Consequences: Upto Rs. 10,000/- fine and where the contravention is continuing one then a further fine which may extend to Rs. 1,000/- per day after the first day.


Prevention is better than cure! All these things might sound like greek or latin to you but it will be a good idea to check Ministry of Corporate Affair’s website once in a while to know the latest updates. Companies should be aware about the basic compliances and take necessary action with respect to restructuring of Board of Directors, allotment of shares, acceptance of deposits, reporting major activities to ROC etc.

Also, using a good accounting software from day 1 of starting up the business can help you manage most of these things without much effort.

[box type=”shadow” ]About Author: Harshal Katre is a co-founder of ProfitBooks – an accounting software for small business that offers free unlimited CA consultation. He often writes about latest tech, startup tips and growth strategies. Follow him at @harshalkatre[/box]

  1. Nikhil says

    I think there had been an amendment in September 2015 that loans can be taken from relatives of directors. Please clarify.

    1. HS says

      Yes, as per Rule 2(c)(viii) of the Companies (Acceptance of Deposits) Rules, 2014 the loan taken from someone who at the time of taking such loan was a director in the company or a relative of the director is allowed subject to certain conditions.

      Condition being that the Director must declare that such loan has been given out of private funds and not borrowed.

  2. ashok kumar gupta says

    i want to open a new private limited company. whose works in take deposit as rd, fd, dds etc. types and give loan assecured & unsecured . can i do it .

  3. Apurv Dixit says

    hello everyone!

    would anyone elucidate point no. 3. Lets say, i m the director of my Pvt. Ltd. Company. So can i borrow unsecured loan from unknown person (not relative) & further i m using it in my company? If not, then how can i arrange capital?

    well i have invested my money in some Pvt. Ltd. companies. So is there any method which can allow me to invest in pvt. ltd. companies?

    1. s.venkatesan says

      Is there is any new amendment that a private limited company turnover of 50 crores per year can buy unsecured loan? Pl clarrify.

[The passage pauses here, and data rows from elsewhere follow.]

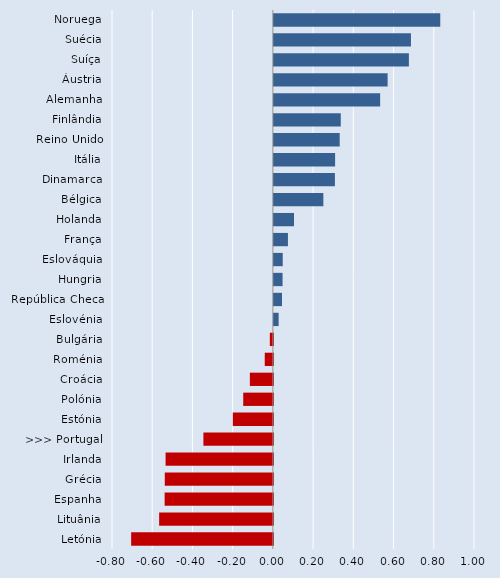
| Category | Series 0 |
|---|---|
| Noruega | 0.827 |
| Suécia | 0.682 |
| Suíça | 0.671 |
| Áustria | 0.565 |
| Alemanha | 0.528 |
| Finlândia | 0.333 |
| Reino Unido | 0.327 |
| Itália | 0.304 |
| Dinamarca | 0.303 |
| Bélgica | 0.246 |
| Holanda | 0.1 |
| França | 0.07 |
| Eslováquia | 0.044 |
| Hungria | 0.043 |
| República Checa | 0.04 |
| Eslovénia | 0.024 |
| Bulgária | -0.015 |
| Roménia | -0.041 |
| Croácia | -0.115 |
| Polónia | -0.147 |
| Estónia | -0.199 |
| >>> Portugal | -0.345 |
| Irlanda | -0.534 |
| Grécia | -0.538 |
| Espanha | -0.538 |
| Lituânia | -0.566 |
| Letónia | -0.705 |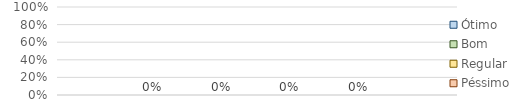
| Category | Ótimo | Bom | Regular | Péssimo |
|---|---|---|---|---|
|  | 0 | 0 | 0 | 0 |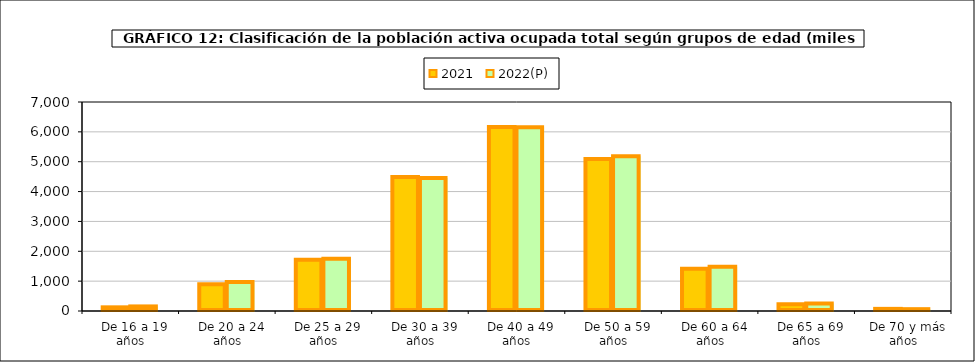
| Category | 2021 | 2022(P) |
|---|---|---|
|   De 16 a 19 años | 122.9 | 153.4 |
|   De 20 a 24 años | 898.7 | 968.6 |
|   De 25 a 29 años | 1713.6 | 1753.1 |
|   De 30 a 39 años | 4484.2 | 4457 |
|   De 40 a 49 años | 6165.6 | 6153.8 |
|   De 50 a 59 años | 5088.2 | 5184.5 |
|   De 60 a 64 años | 1411.7 | 1478.2 |
|   De 65 a 69 años | 228.7 | 253.7 |
|   De 70 y más años | 71.4 | 61.5 |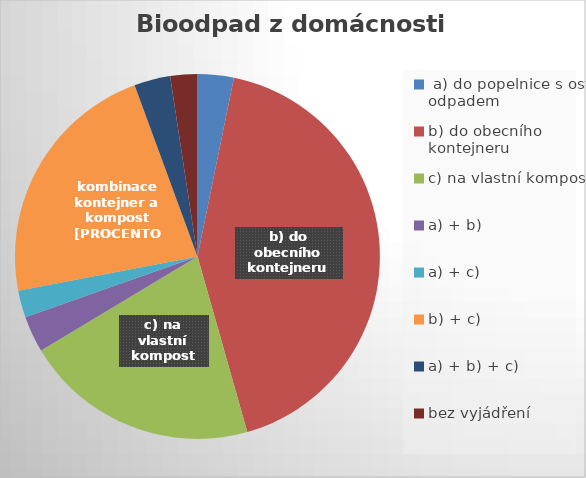
| Category | Bioodpad z domácnosti ukládám  |
|---|---|
|  a) do popelnice s ost. odpadem | 4 |
| b) do obecního kontejneru | 53 |
| c) na vlastní kompost | 26 |
| a) + b) | 4 |
| a) + c) | 3 |
| b) + c) | 28 |
| a) + b) + c)  | 4 |
| bez vyjádření | 3 |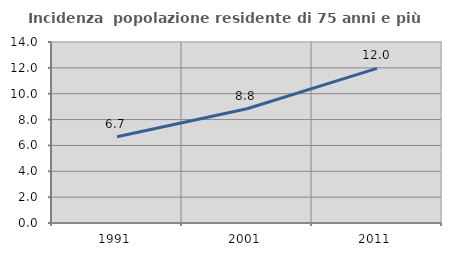
| Category | Incidenza  popolazione residente di 75 anni e più |
|---|---|
| 1991.0 | 6.671 |
| 2001.0 | 8.837 |
| 2011.0 | 11.96 |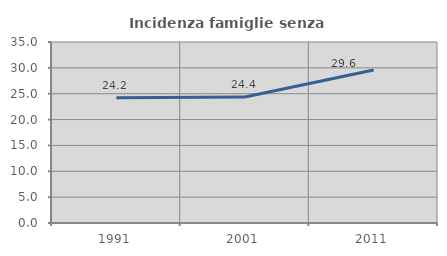
| Category | Incidenza famiglie senza nuclei |
|---|---|
| 1991.0 | 24.219 |
| 2001.0 | 24.36 |
| 2011.0 | 29.583 |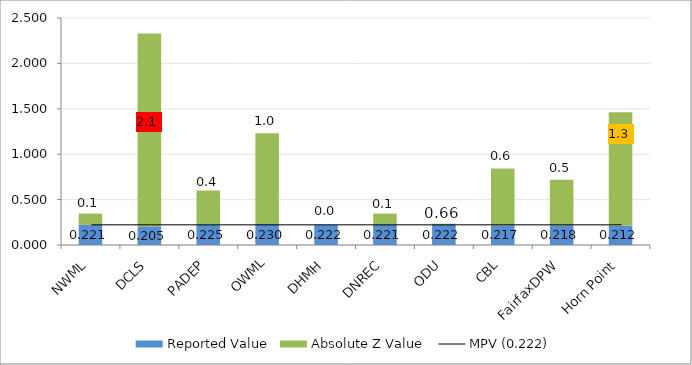
| Category | Reported Value | Absolute Z Value  |
|---|---|---|
| NWML | 0.221 | 0.125 |
| DCLS | 0.205 | 2.125 |
| PADEP | 0.225 | 0.375 |
| OWML | 0.23 | 1 |
| DHMH | 0.222 | 0 |
| DNREC | 0.221 | 0.125 |
| ODU | 0.222 | 0.013 |
| CBL | 0.217 | 0.625 |
| FairfaxDPW | 0.218 | 0.5 |
| Horn Point | 0.212 | 1.25 |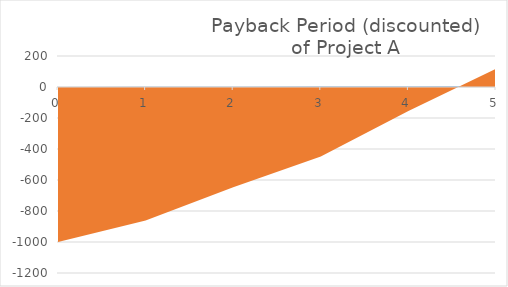
| Category | Series 0 | Series 1 |
|---|---|---|
| 0.0 | 0 | -1000 |
| 1.0 | 1 | -861.111 |
| 2.0 | 2 | -646.776 |
| 3.0 | 3 | -448.318 |
| 4.0 | 4 | -154.306 |
| 5.0 | 5 | 117.927 |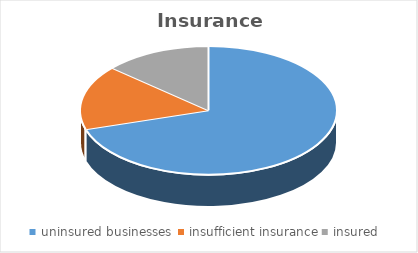
| Category | Series 0 |
|---|---|
| uninsured businesses  | 26 |
| insufficient insurance | 6 |
| insured  | 5 |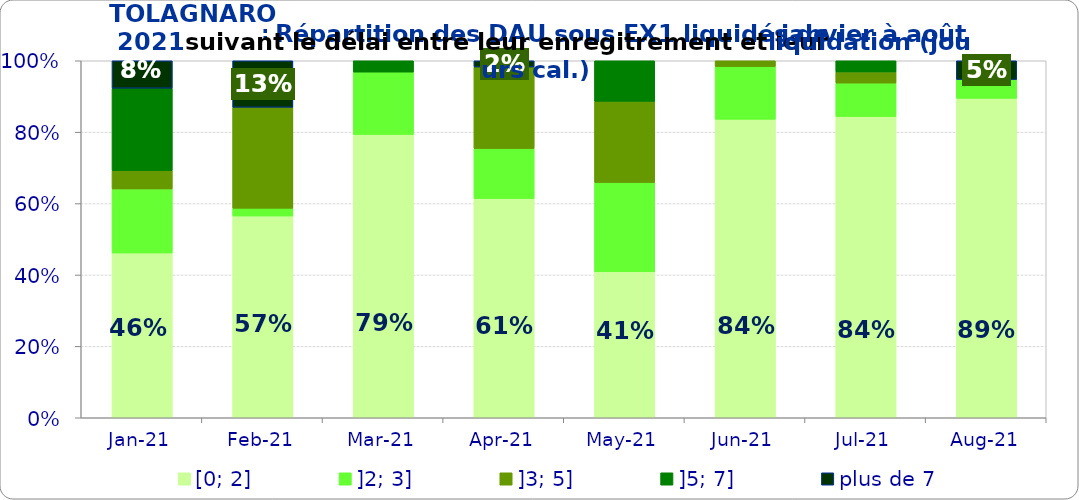
| Category | [0; 2] | ]2; 3] | ]3; 5] | ]5; 7] | plus de 7 |
|---|---|---|---|---|---|
| 2021-01-01 | 0.462 | 0.179 | 0.051 | 0.231 | 0.077 |
| 2021-02-01 | 0.565 | 0.022 | 0.283 | 0 | 0.13 |
| 2021-03-01 | 0.794 | 0.175 | 0 | 0.032 | 0 |
| 2021-04-01 | 0.614 | 0.14 | 0.228 | 0 | 0.018 |
| 2021-05-01 | 0.409 | 0.25 | 0.227 | 0.114 | 0 |
| 2021-06-01 | 0.836 | 0.148 | 0.016 | 0 | 0 |
| 2021-07-01 | 0.844 | 0.094 | 0.031 | 0.031 | 0 |
| 2021-08-01 | 0.895 | 0.053 | 0 | 0 | 0.053 |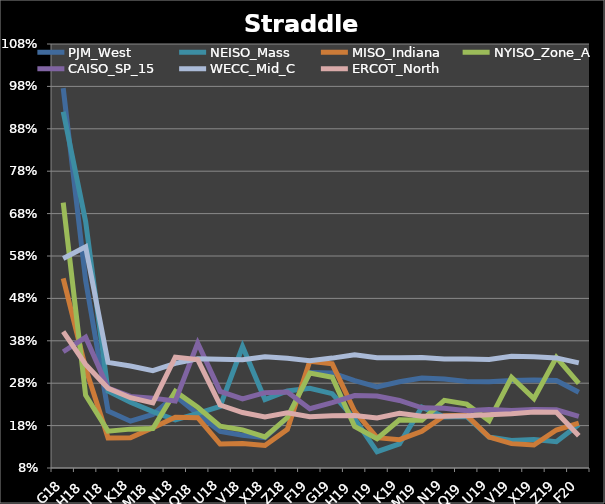
| Category | PJM_West | NEISO_Mass | MISO_Indiana | NYISO_Zone_A | CAISO_SP_15 | WECC_Mid_C | ERCOT_North |
|---|---|---|---|---|---|---|---|
| G18 | 0.976 | 0.92 | 0.527 | 0.706 | 0.354 | 0.574 | 0.402 |
| H18 | 0.522 | 0.662 | 0.315 | 0.252 | 0.388 | 0.602 | 0.324 |
| J18 | 0.214 | 0.262 | 0.151 | 0.167 | 0.269 | 0.329 | 0.268 |
| K18 | 0.19 | 0.235 | 0.151 | 0.172 | 0.249 | 0.321 | 0.246 |
| M18 | 0.206 | 0.213 | 0.175 | 0.173 | 0.245 | 0.31 | 0.233 |
| N18 | 0.25 | 0.193 | 0.2 | 0.261 | 0.238 | 0.327 | 0.342 |
| Q18 | 0.207 | 0.209 | 0.199 | 0.223 | 0.375 | 0.337 | 0.336 |
| U18 | 0.166 | 0.225 | 0.137 | 0.178 | 0.261 | 0.336 | 0.229 |
| V18 | 0.157 | 0.366 | 0.138 | 0.17 | 0.243 | 0.335 | 0.211 |
| X18 | 0.151 | 0.241 | 0.133 | 0.153 | 0.258 | 0.342 | 0.201 |
| Z18 | 0.198 | 0.262 | 0.171 | 0.199 | 0.259 | 0.339 | 0.21 |
| F19 | 0.305 | 0.268 | 0.332 | 0.304 | 0.22 | 0.333 | 0.201 |
| G19 | 0.304 | 0.255 | 0.326 | 0.294 | 0.234 | 0.339 | 0.203 |
| H19 | 0.286 | 0.196 | 0.214 | 0.178 | 0.251 | 0.347 | 0.204 |
| J19 | 0.271 | 0.118 | 0.152 | 0.149 | 0.25 | 0.34 | 0.198 |
| K19 | 0.283 | 0.137 | 0.147 | 0.194 | 0.239 | 0.34 | 0.209 |
| M19 | 0.292 | 0.223 | 0.167 | 0.193 | 0.222 | 0.34 | 0.202 |
| N19 | 0.29 | 0.2 | 0.203 | 0.24 | 0.221 | 0.337 | 0.202 |
| Q19 | 0.284 | 0.201 | 0.204 | 0.231 | 0.215 | 0.337 | 0.203 |
| U19 | 0.284 | 0.153 | 0.153 | 0.191 | 0.218 | 0.336 | 0.206 |
| V19 | 0.287 | 0.145 | 0.137 | 0.294 | 0.216 | 0.343 | 0.208 |
| X19 | 0.288 | 0.147 | 0.134 | 0.244 | 0.218 | 0.342 | 0.212 |
| Z19 | 0.286 | 0.142 | 0.17 | 0.341 | 0.217 | 0.34 | 0.212 |
| F20 | 0.258 | 0.182 | 0.186 | 0.279 | 0.202 | 0.328 | 0.156 |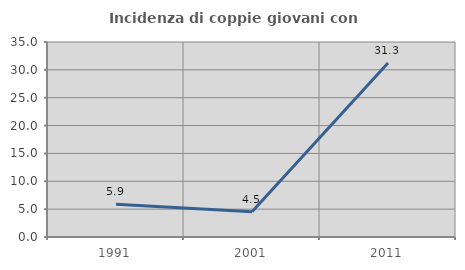
| Category | Incidenza di coppie giovani con figli |
|---|---|
| 1991.0 | 5.882 |
| 2001.0 | 4.545 |
| 2011.0 | 31.25 |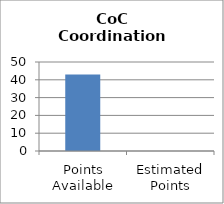
| Category | CoC Coordination and Engagement |
|---|---|
| Points Available | 43 |
| Estimated Points | 0 |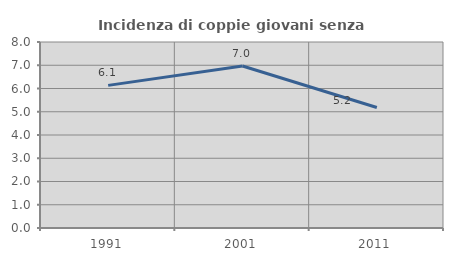
| Category | Incidenza di coppie giovani senza figli |
|---|---|
| 1991.0 | 6.135 |
| 2001.0 | 6.968 |
| 2011.0 | 5.184 |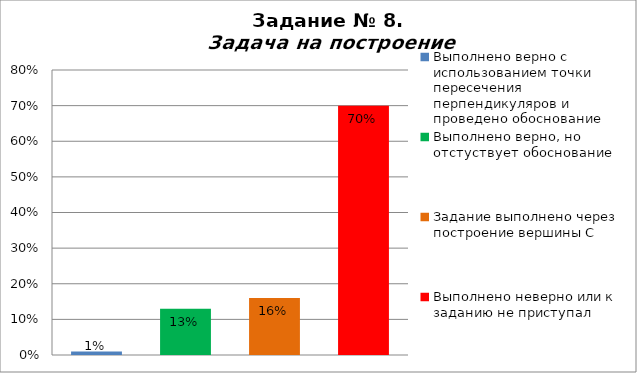
| Category | Задача на построение |
|---|---|
| Выполнено верно с использованием точки пересечения перпендикуляров и проведено обоснование | 0.01 |
| Выполнено верно, но отстуствует обоснование | 0.13 |
| Задание выполнено через построение вершины С | 0.16 |
| Выполнено неверно или к заданию не приступал | 0.7 |

    2. CA. Bhavesh Savla says

      Now you can do it as the deposit rules are no longer applicable to private limited Companies

      CA. Bhavesh Savla
      [email protected]

  4. s m shah says

    Sir, can a private limited company accept secured and unsecured loans from its directors?

  5. Harshal says

    Hi Bhavesh.
    Taking deposits from public was allowed for PVt Ltd companies before Companies act 2013 and those companies need to comply with new act as stated in point #4.

    Thanks for the additional details that you have provided in your comment.

  6. CA. Bhavesh Savla says

    No. 4 is not at all applicable for pvt ltd companies as they cant take deposits from public. The Act and Rules expressly prohibit that.

    As regards No. 3, not all loans are covered by the definition of deposits. There are many many exceptions to the definition of deposits such as loans from banks or raising debentures or ECB. so no need to have any problems with that.

    One of the big compliance introduced is filing of MGT-14 (Form 23 in Companies Act 1956) . Scope of filing MGT -14 has been introduced so much . One needs to list out every business in BoD and compare it with section 179 and section 117 so that if anything falls in that scope. MGT 14 is filed in time.

    The author is spot on when he recommends good accounting practices from the start.